- [DIRECTIONS]:
Every record below needs to be printed again exactly.

- [DATA FOR THIS TASK]:
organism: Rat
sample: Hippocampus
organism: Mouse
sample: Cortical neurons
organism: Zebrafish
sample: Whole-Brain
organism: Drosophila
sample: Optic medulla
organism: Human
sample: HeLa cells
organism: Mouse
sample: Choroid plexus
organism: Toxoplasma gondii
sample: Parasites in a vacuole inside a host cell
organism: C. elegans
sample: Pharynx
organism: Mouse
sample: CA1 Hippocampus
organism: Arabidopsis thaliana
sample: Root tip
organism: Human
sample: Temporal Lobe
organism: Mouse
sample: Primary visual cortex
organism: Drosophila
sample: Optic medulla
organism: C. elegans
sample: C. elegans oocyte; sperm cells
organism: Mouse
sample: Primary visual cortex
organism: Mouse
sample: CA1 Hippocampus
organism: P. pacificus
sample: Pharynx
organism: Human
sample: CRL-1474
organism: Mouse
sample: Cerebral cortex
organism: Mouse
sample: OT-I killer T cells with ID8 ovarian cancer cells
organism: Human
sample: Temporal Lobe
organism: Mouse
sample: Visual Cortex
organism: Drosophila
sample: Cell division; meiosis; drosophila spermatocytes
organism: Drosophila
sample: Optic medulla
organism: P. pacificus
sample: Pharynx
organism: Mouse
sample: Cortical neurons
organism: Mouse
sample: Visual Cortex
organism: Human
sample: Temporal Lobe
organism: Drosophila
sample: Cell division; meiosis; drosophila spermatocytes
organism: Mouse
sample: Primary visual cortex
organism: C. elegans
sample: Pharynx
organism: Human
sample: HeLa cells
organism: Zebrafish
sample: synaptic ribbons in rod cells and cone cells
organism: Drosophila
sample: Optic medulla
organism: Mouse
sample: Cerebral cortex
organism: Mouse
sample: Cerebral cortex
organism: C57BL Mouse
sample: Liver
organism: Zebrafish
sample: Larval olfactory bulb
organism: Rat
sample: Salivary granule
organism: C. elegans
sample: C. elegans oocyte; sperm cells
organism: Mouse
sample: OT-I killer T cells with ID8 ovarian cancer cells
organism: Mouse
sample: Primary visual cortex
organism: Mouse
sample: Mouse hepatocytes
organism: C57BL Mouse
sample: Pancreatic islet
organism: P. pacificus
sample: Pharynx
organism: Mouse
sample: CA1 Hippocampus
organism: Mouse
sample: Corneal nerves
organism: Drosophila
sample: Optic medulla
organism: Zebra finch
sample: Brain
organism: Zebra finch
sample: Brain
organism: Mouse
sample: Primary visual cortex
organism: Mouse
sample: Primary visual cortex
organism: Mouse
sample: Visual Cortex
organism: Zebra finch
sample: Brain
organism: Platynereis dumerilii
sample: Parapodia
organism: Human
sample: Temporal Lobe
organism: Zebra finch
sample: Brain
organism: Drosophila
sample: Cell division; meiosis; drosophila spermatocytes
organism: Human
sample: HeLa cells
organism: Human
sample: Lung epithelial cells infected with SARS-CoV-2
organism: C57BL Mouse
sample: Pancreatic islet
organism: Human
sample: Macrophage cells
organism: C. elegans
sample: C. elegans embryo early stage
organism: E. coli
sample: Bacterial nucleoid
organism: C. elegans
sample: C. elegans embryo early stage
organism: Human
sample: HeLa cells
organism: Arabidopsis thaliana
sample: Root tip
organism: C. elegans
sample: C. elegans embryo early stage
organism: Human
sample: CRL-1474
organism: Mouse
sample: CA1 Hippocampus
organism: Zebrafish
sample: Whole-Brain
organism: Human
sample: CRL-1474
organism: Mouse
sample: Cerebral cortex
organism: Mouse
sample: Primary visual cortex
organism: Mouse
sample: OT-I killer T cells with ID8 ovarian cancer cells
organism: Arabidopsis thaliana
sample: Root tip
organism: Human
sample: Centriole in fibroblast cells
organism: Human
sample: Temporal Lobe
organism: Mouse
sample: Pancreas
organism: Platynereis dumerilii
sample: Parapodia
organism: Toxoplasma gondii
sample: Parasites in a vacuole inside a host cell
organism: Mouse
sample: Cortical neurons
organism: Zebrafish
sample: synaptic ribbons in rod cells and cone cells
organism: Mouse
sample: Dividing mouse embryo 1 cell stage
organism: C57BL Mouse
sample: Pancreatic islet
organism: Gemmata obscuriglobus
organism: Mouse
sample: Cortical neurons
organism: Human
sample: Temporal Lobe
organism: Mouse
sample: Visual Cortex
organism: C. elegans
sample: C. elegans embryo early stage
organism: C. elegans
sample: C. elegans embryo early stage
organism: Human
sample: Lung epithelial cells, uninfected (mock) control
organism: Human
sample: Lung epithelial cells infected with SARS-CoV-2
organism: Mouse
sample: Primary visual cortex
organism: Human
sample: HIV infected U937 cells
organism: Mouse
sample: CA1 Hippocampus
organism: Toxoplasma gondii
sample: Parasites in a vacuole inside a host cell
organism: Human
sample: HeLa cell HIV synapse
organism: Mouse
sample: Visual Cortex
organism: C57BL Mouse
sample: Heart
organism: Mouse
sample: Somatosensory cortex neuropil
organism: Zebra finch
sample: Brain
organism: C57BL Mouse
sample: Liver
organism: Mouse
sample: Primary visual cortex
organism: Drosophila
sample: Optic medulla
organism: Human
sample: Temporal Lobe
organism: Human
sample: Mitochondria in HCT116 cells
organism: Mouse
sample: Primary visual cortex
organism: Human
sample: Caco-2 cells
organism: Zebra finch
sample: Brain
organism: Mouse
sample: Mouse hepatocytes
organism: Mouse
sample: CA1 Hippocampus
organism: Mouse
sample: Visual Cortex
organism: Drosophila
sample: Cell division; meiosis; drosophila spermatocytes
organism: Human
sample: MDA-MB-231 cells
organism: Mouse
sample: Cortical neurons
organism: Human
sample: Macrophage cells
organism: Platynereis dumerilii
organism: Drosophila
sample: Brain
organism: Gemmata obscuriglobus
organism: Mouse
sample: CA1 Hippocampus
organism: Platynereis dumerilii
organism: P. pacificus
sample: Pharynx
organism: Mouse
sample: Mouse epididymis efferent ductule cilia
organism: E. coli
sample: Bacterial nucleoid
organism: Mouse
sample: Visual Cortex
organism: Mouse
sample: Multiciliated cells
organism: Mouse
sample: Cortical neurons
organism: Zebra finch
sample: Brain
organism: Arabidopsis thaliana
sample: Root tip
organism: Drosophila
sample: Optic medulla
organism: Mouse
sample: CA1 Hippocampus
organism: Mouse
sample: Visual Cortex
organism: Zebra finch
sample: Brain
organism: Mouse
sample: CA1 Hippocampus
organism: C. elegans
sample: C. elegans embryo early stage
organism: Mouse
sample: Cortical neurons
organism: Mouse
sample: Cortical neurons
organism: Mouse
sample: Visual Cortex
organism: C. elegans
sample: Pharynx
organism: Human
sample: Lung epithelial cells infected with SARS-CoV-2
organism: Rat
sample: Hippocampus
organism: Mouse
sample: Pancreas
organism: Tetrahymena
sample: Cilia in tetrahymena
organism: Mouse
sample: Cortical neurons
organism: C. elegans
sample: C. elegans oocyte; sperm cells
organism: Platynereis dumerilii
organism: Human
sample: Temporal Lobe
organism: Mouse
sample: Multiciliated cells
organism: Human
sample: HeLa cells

- [PROBLEM SOLUTION]:
organism: Rat
sample: Hippocampus
organism: Mouse
sample: Cortical neurons
organism: Zebrafish
sample: Whole-Brain
organism: Drosophila
sample: Optic medulla
organism: Human
sample: HeLa cells
organism: Mouse
sample: Choroid plexus
organism: Toxoplasma gondii
sample: Parasites in a vacuole inside a host cell
organism: C. elegans
sample: Pharynx
organism: Mouse
sample: CA1 Hippocampus
organism: Arabidopsis thaliana
sample: Root tip
organism: Human
sample: Temporal Lobe
organism: Mouse
sample: Primary visual cortex
organism: Drosophila
sample: Optic medulla
organism: C. elegans
sample: C. elegans oocyte; sperm cells
organism: Mouse
sample: Primary visual cortex
organism: Mouse
sample: CA1 Hippocampus
organism: P. pacificus
sample: Pharynx
organism: Human
sample: CRL-1474
organism: Mouse
sample: Cerebral cortex
organism: Mouse
sample: OT-I killer T cells with ID8 ovarian cancer cells
organism: Human
sample: Temporal Lobe
organism: Mouse
sample: Visual Cortex
organism: Drosophila
sample: Cell division; meiosis; drosophila spermatocytes
organism: Drosophila
sample: Optic medulla
organism: P. pacificus
sample: Pharynx
organism: Mouse
sample: Cortical neurons
organism: Mouse
sample: Visual Cortex
organism: Human
sample: Temporal Lobe
organism: Drosophila
sample: Cell division; meiosis; drosophila spermatocytes
organism: Mouse
sample: Primary visual cortex
organism: C. elegans
sample: Pharynx
organism: Human
sample: HeLa cells
organism: Zebrafish
sample: synaptic ribbons in rod cells and cone cells
organism: Drosophila
sample: Optic medulla
organism: Mouse
sample: Cerebral cortex
organism: Mouse
sample: Cerebral cortex
organism: C57BL Mouse
sample: Liver
organism: Zebrafish
sample: Larval olfactory bulb
organism: Rat
sample: Salivary granule
organism: C. elegans
sample: C. elegans oocyte; sperm cells
organism: Mouse
sample: OT-I killer T cells with ID8 ovarian cancer cells
organism: Mouse
sample: Primary visual cortex
organism: Mouse
sample: Mouse hepatocytes
organism: C57BL Mouse
sample: Pancreatic islet
organism: P. pacificus
sample: Pharynx
organism: Mouse
sample: CA1 Hippocampus
organism: Mouse
sample: Corneal nerves
organism: Drosophila
sample: Optic medulla
organism: Zebra finch
sample: Brain
organism: Zebra finch
sample: Brain
organism: Mouse
sample: Primary visual cortex
organism: Mouse
sample: Primary visual cortex
organism: Mouse
sample: Visual Cortex
organism: Zebra finch
sample: Brain
organism: Platynereis dumerilii
sample: Parapodia
organism: Human
sample: Temporal Lobe
organism: Zebra finch
sample: Brain
organism: Drosophila
sample: Cell division; meiosis; drosophila spermatocytes
organism: Human
sample: HeLa cells
organism: Human
sample: Lung epithelial cells infected with SARS-CoV-2
organism: C57BL Mouse
sample: Pancreatic islet
organism: Human
sample: Macrophage cells
organism: C. elegans
sample: C. elegans embryo early stage
organism: E. coli
sample: Bacterial nucleoid
organism: C. elegans
sample: C. elegans embryo early stage
organism: Human
sample: HeLa cells
organism: Arabidopsis thaliana
sample: Root tip
organism: C. elegans
sample: C. elegans embryo early stage
organism: Human
sample: CRL-1474
organism: Mouse
sample: CA1 Hippocampus
organism: Zebrafish
sample: Whole-Brain
organism: Human
sample: CRL-1474
organism: Mouse
sample: Cerebral cortex
organism: Mouse
sample: Primary visual cortex
organism: Mouse
sample: OT-I killer T cells with ID8 ovarian cancer cells
organism: Arabidopsis thaliana
sample: Root tip
organism: Human
sample: Centriole in fibroblast cells
organism: Human
sample: Temporal Lobe
organism: Mouse
sample: Pancreas
organism: Platynereis dumerilii
sample: Parapodia
organism: Toxoplasma gondii
sample: Parasites in a vacuole inside a host cell
organism: Mouse
sample: Cortical neurons
organism: Zebrafish
sample: synaptic ribbons in rod cells and cone cells
organism: Mouse
sample: Dividing mouse embryo 1 cell stage
organism: C57BL Mouse
sample: Pancreatic islet
organism: Gemmata obscuriglobus
organism: Mouse
sample: Cortical neurons
organism: Human
sample: Temporal Lobe
organism: Mouse
sample: Visual Cortex
organism: C. elegans
sample: C. elegans embryo early stage
organism: C. elegans
sample: C. elegans embryo early stage
organism: Human
sample: Lung epithelial cells, uninfected (mock) control
organism: Human
sample: Lung epithelial cells infected with SARS-CoV-2
organism: Mouse
sample: Primary visual cortex
organism: Human
sample: HIV infected U937 cells
organism: Mouse
sample: CA1 Hippocampus
organism: Toxoplasma gondii
sample: Parasites in a vacuole inside a host cell
organism: Human
sample: HeLa cell HIV synapse
organism: Mouse
sample: Visual Cortex
organism: C57BL Mouse
sample: Heart
organism: Mouse
sample: Somatosensory cortex neuropil
organism: Zebra finch
sample: Brain
organism: C57BL Mouse
sample: Liver
organism: Mouse
sample: Primary visual cortex
organism: Drosophila
sample: Optic medulla
organism: Human
sample: Temporal Lobe
organism: Human
sample: Mitochondria in HCT116 cells
organism: Mouse
sample: Primary visual cortex
organism: Human
sample: Caco-2 cells
organism: Zebra finch
sample: Brain
organism: Mouse
sample: Mouse hepatocytes
organism: Mouse
sample: CA1 Hippocampus
organism: Mouse
sample: Visual Cortex
organism: Drosophila
sample: Cell division; meiosis; drosophila spermatocytes
organism: Human
sample: MDA-MB-231 cells
organism: Mouse
sample: Cortical neurons
organism: Human
sample: Macrophage cells
organism: Platynereis dumerilii
organism: Drosophila
sample: Brain
organism: Gemmata obscuriglobus
organism: Mouse
sample: CA1 Hippocampus
organism: Platynereis dumerilii
organism: P. pacificus
sample: Pharynx
organism: Mouse
sample: Mouse epididymis efferent ductule cilia
organism: E. coli
sample: Bacterial nucleoid
organism: Mouse
sample: Visual Cortex
organism: Mouse
sample: Multiciliated cells
organism: Mouse
sample: Cortical neurons
organism: Zebra finch
sample: Brain
organism: Arabidopsis thaliana
sample: Root tip
organism: Drosophila
sample: Optic medulla
organism: Mouse
sample: CA1 Hippocampus
organism: Mouse
sample: Visual Cortex
organism: Zebra finch
sample: Brain
organism: Mouse
sample: CA1 Hippocampus
organism: C. elegans
sample: C. elegans embryo early stage
organism: Mouse
sample: Cortical neurons
organism: Mouse
sample: Cortical neurons
organism: Mouse
sample: Visual Cortex
organism: C. elegans
sample: Pharynx
organism: Human
sample: Lung epithelial cells infected with SARS-CoV-2
organism: Rat
sample: Hippocampus
organism: Mouse
sample: Pancreas
organism: Tetrahymena
sample: Cilia in tetrahymena
organism: Mouse
sample: Cortical neurons
organism: C. elegans
sample: C. elegans oocyte; sperm cells
organism: Platynereis dumerilii
organism: Human
sample: Temporal Lobe
organism: Mouse
sample: Multiciliated cells
organism: Human
sample: HeLa cells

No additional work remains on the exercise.